PUBLIÉ LE 30 mai 2023

Le 19 mai 2023,  la presse s’est largement fait l’écho de la saisine du Conseil supérieur de la magistrature par le Ministre de la Justice d’une demande d’avis sur la liberté d’expression et la liberté syndicale des magistrat.es afin de    « toujours mieux préserver l’image de la justice aux yeux de nos concitoyens ».

Curieuse expression de la part d’un Garde des Sceaux qui n’aura, jusqu’à présent, jamais défendu les magistrat.es ou les juridictions publiquement mis en cause pour leurs décisions, le plus souvent par des acteurs politiques qui trouvaient dans les attaques contre l’institution judiciaire un moyen de communication au service de leurs ambitions et le moyen de contester des décisions individuelles qui leur déplaisaient.

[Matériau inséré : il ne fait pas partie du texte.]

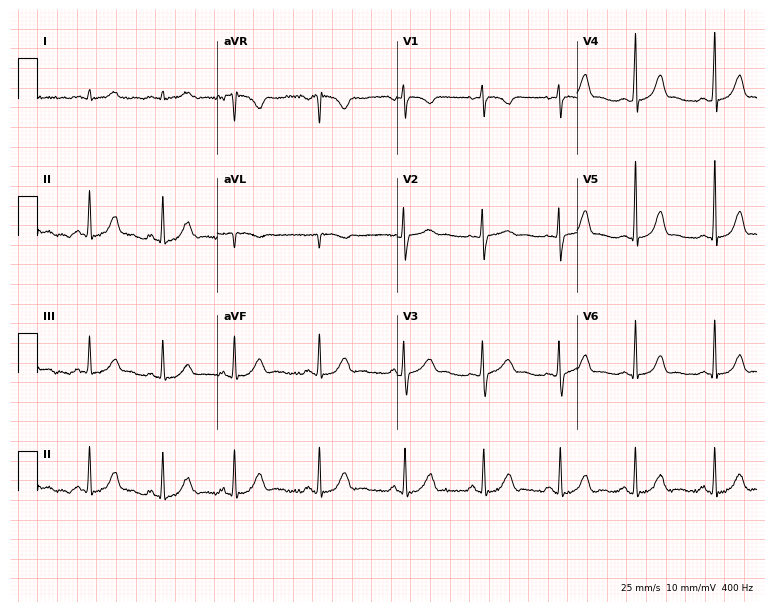
ECG — a 22-year-old female patient. Labelled as a normal ECG.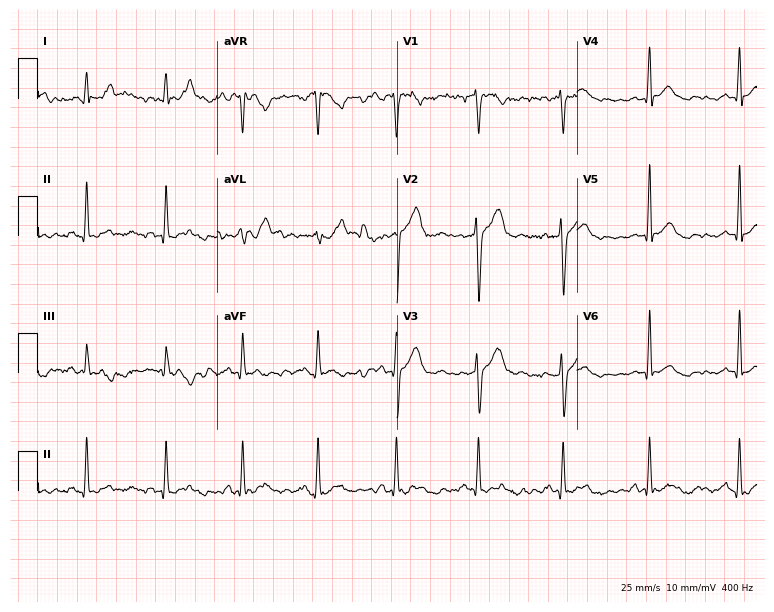
Electrocardiogram, a male patient, 27 years old. Of the six screened findings (first-degree AV block, right bundle branch block, left bundle branch block, sinus bradycardia, atrial fibrillation, sinus tachycardia), none is recorded.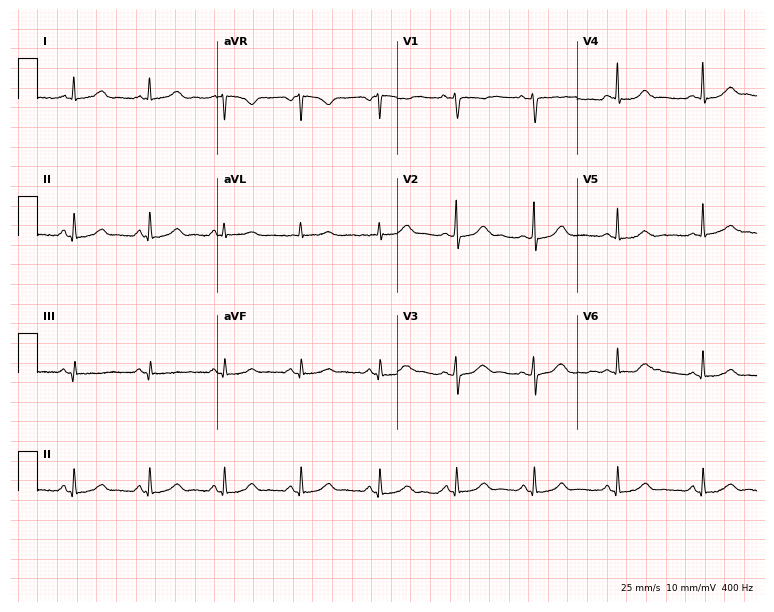
Resting 12-lead electrocardiogram. Patient: a female, 37 years old. Read as a normal ECG.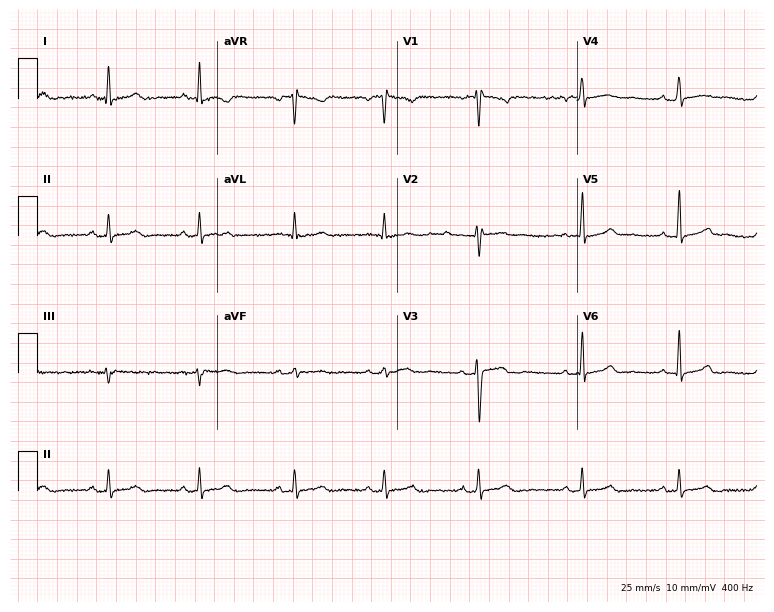
Electrocardiogram (7.3-second recording at 400 Hz), a 31-year-old female. Of the six screened findings (first-degree AV block, right bundle branch block, left bundle branch block, sinus bradycardia, atrial fibrillation, sinus tachycardia), none is recorded.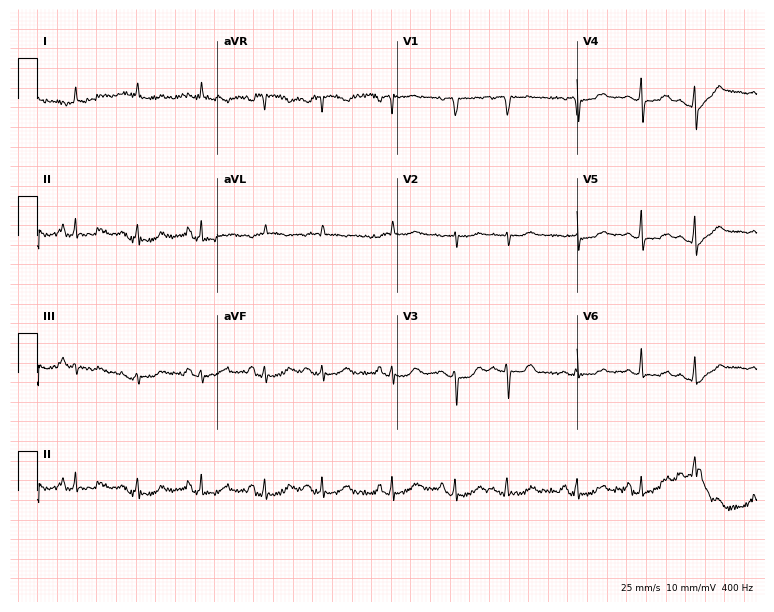
ECG (7.3-second recording at 400 Hz) — an 81-year-old female. Labelled as a normal ECG.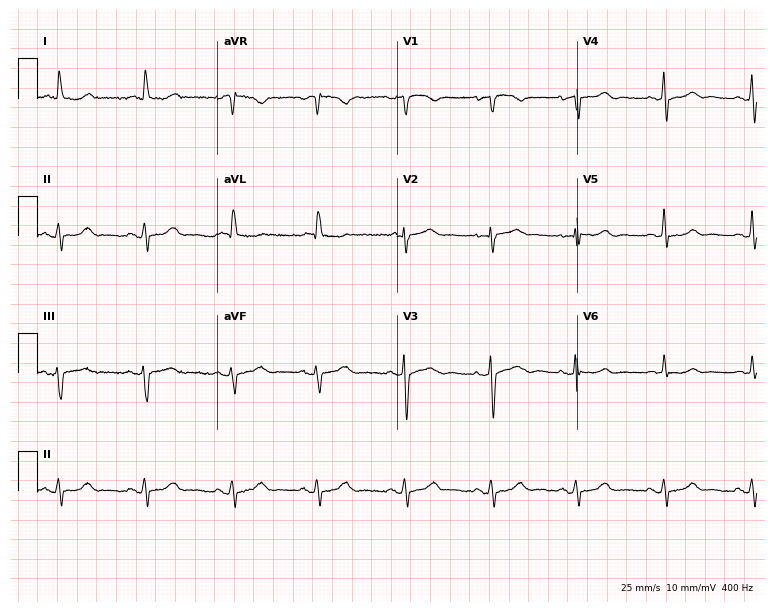
ECG — a 76-year-old female patient. Labelled as a normal ECG.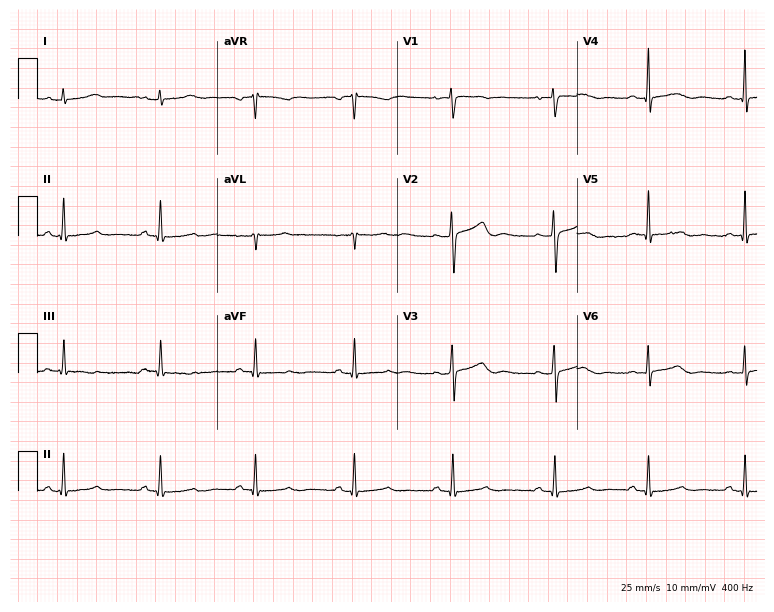
Standard 12-lead ECG recorded from a 48-year-old female. Read as a normal ECG.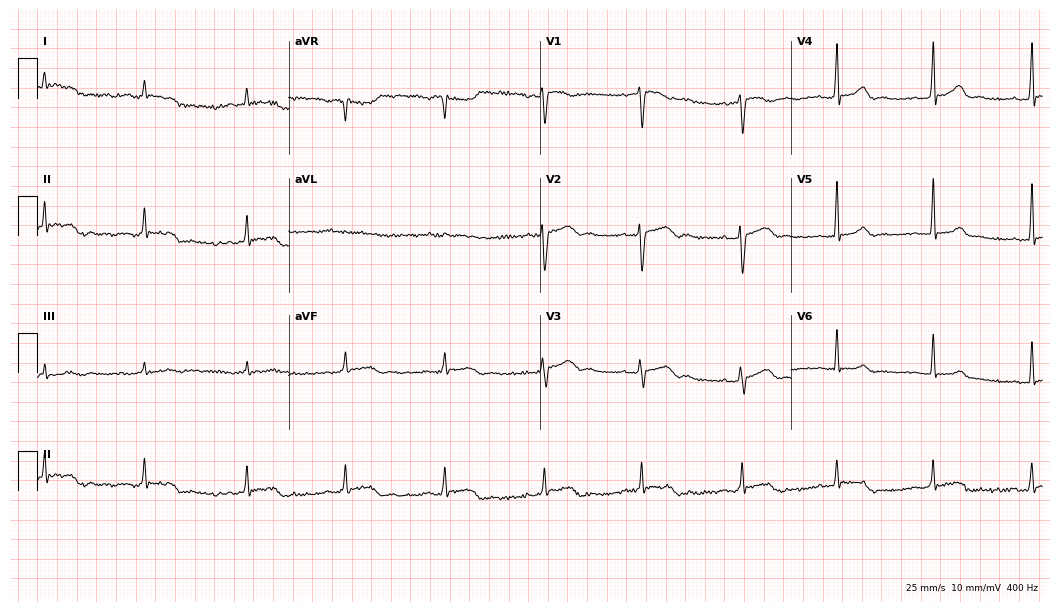
Electrocardiogram, a female patient, 40 years old. Of the six screened findings (first-degree AV block, right bundle branch block, left bundle branch block, sinus bradycardia, atrial fibrillation, sinus tachycardia), none is recorded.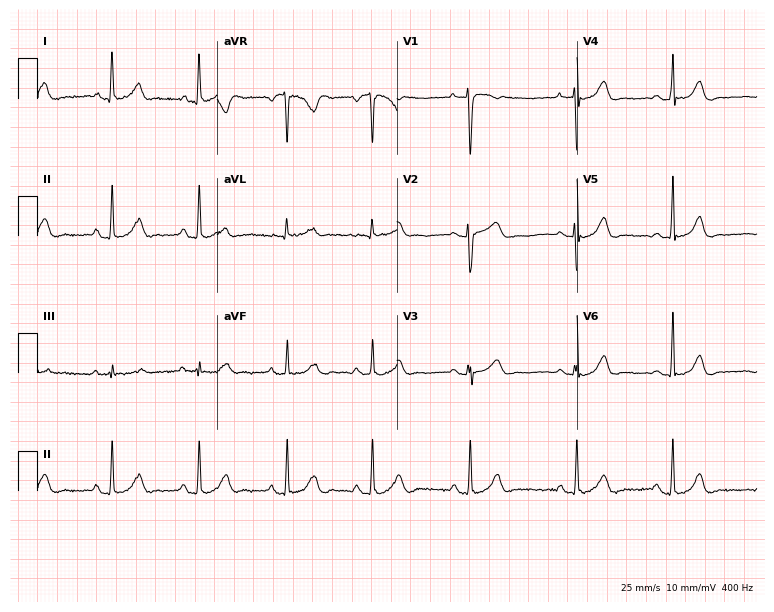
12-lead ECG from a 31-year-old female. Labelled as a normal ECG.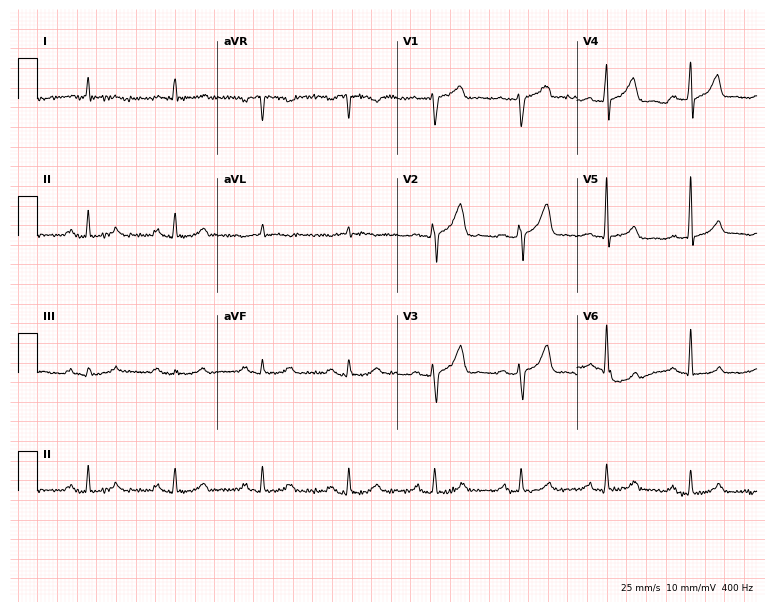
Resting 12-lead electrocardiogram. Patient: a 74-year-old male. Read as a normal ECG.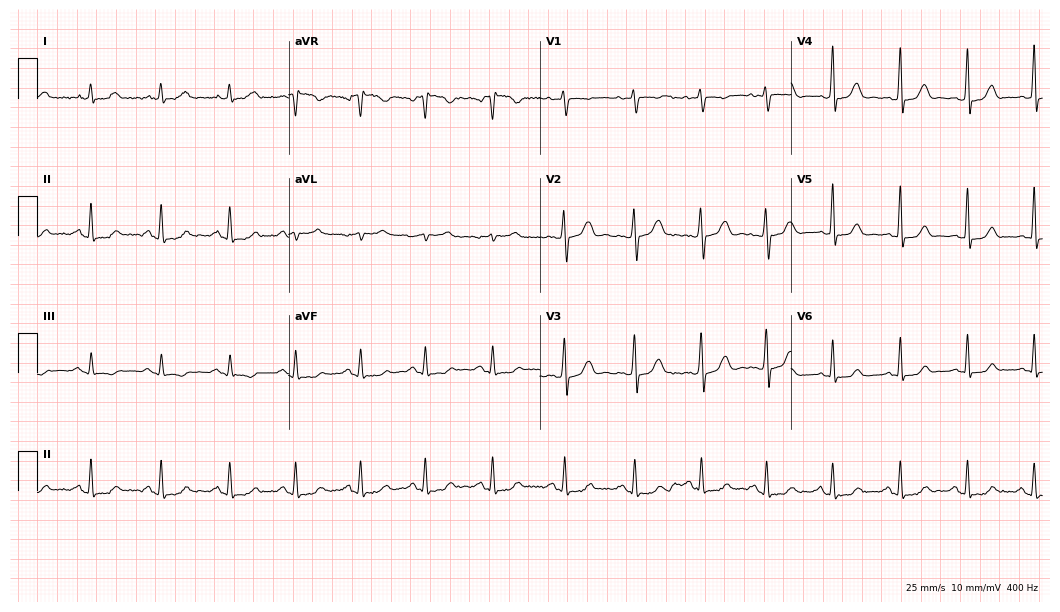
12-lead ECG (10.2-second recording at 400 Hz) from a 48-year-old female patient. Labelled as a normal ECG.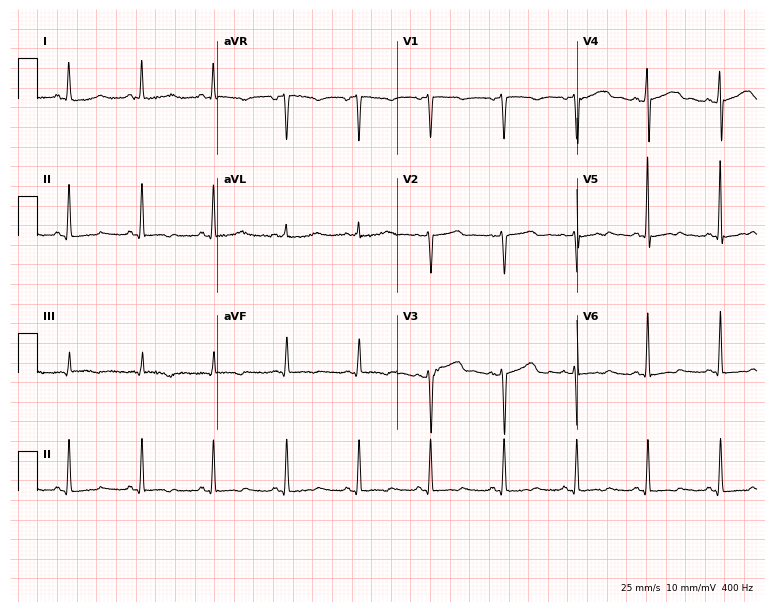
12-lead ECG (7.3-second recording at 400 Hz) from a 46-year-old female. Screened for six findings — first-degree AV block, right bundle branch block, left bundle branch block, sinus bradycardia, atrial fibrillation, sinus tachycardia — none is recorded. Findings outside these six are not listed.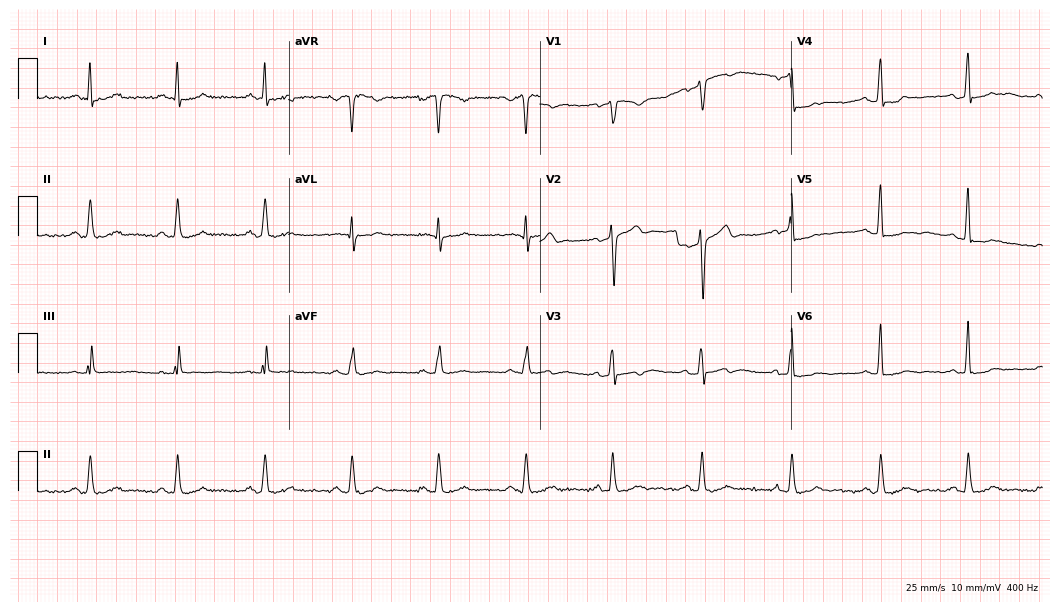
12-lead ECG from a male patient, 54 years old. Screened for six findings — first-degree AV block, right bundle branch block, left bundle branch block, sinus bradycardia, atrial fibrillation, sinus tachycardia — none is recorded.

La question de la liberté d’expression de la magistrature est systématiquement corrélée dans le débat médiatique à l’exigence d’impartialité qui s’impose à chacun de ses membres. Ainsi, celles et ceux qui craignent la contradiction entretiennent volontairement une confusion qui consisterait à mettre sur un même pied d’égalité impartialité et silence.

Il importe de rappeler que l’impartialité, condition nécessaire pour juger, n’interdit pas la critique, et que le devoir de réserve, auquel est soumis chaque magistrat, n’impose pas de se taire.

On ne veut jamais faire taire que ceux et celles que l’on craint, et ce Gouvernement – qui n’est pas le premier ! – s’inquiète en réalité moins de « l’image de la Justice » que des critiques que les professionnels peuvent émettre à l’égard des conditions souvent dégradantes dans lesquelles les justiciables sont confrontés à l’institution, des incessants projets de réforme et des atteintes toujours plus nombreuses à l’indépendance de l’autorité judiciaire ainsi qu’aux droits et libertés de chacun et chacune.

La liberté d’expression, individuelle ou collective, demeure l’unique vecteur de participation des magistrat.es au débat public, de pédagogie et d’expertise à l’attention des citoyens et citoyennes, qui doivent être pleinement informés sur un sujet aussi important que le fonctionnement de notre justice dans un État de droit.

Le syndicat des Avocats de France apporte son soutien plein et entier aux organisations syndicales de la magistrature et aux magistrat.es qui, par le biais de leurs expressions individuelles et collectives, participent au débat démocratique.

Leur avis, l’expression de leur opinion et de leur expertise, apparait d’autant plus nécessaire au moment où un nouveau projet de loi de programmation pour la Justice s’apprête à être discuté au Parlement selon une procédure accélérée.

La justice ne doit pas être instrumentalisée. Ni par ceux et celles qui nous gouvernent, ni par ceux et celles qui la rendent. Elle est notre bien commun. Préservons là de ces querelles. Vouloir la faire taire n’est il pas le meilleur moyen pour l’étouffer.